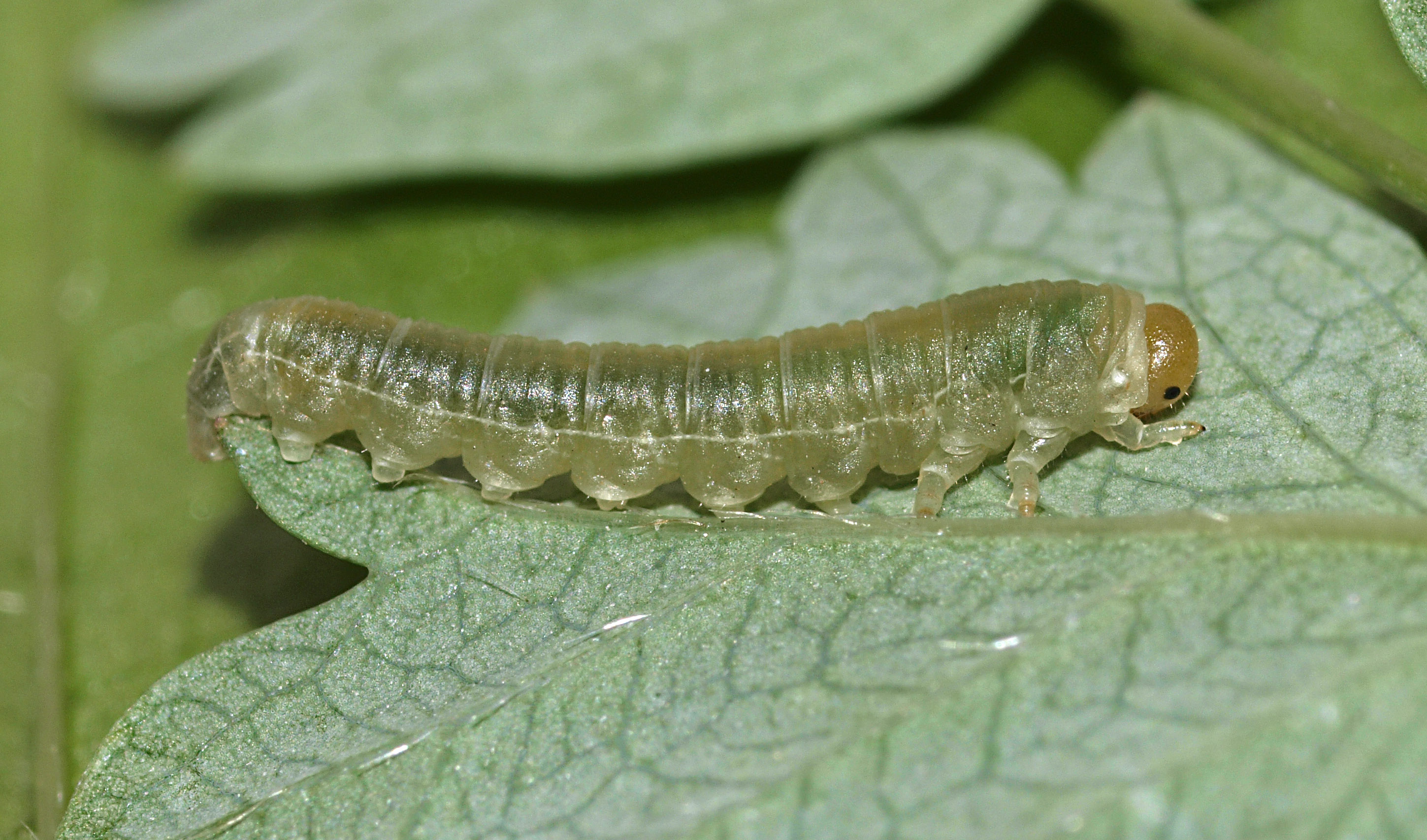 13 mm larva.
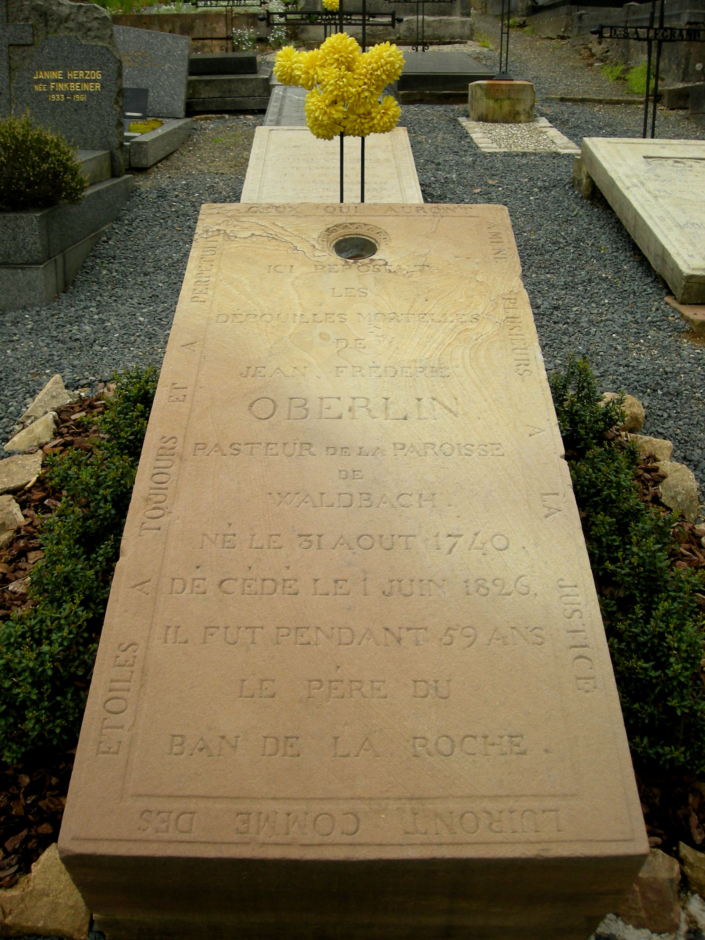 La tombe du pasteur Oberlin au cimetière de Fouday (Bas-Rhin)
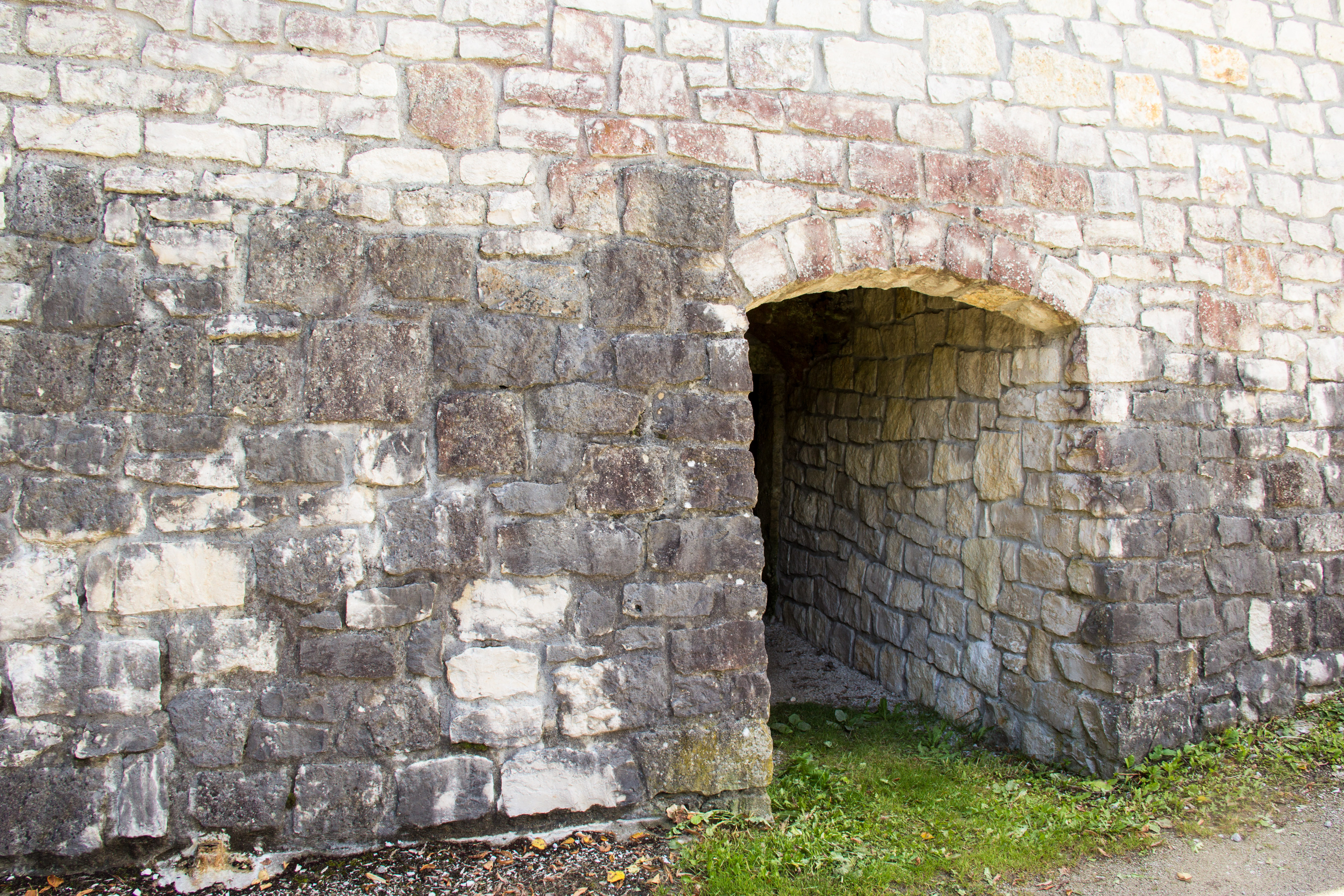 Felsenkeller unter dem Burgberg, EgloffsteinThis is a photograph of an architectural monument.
—————
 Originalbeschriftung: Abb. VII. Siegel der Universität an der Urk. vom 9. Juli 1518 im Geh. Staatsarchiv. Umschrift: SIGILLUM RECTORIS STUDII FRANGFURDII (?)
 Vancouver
—————
Write out word for word the lines of the listing above from the line with "La tombe du" to the line with "Felsenkeller unter dem", taking in both of those lines but no pictures.

 La tombe du pasteur Oberlin au cimetière de Fouday (Bas-Rhin)
 Felsenkeller unter dem Burgberg, EgloffsteinThis is a photograph of an architectural monument.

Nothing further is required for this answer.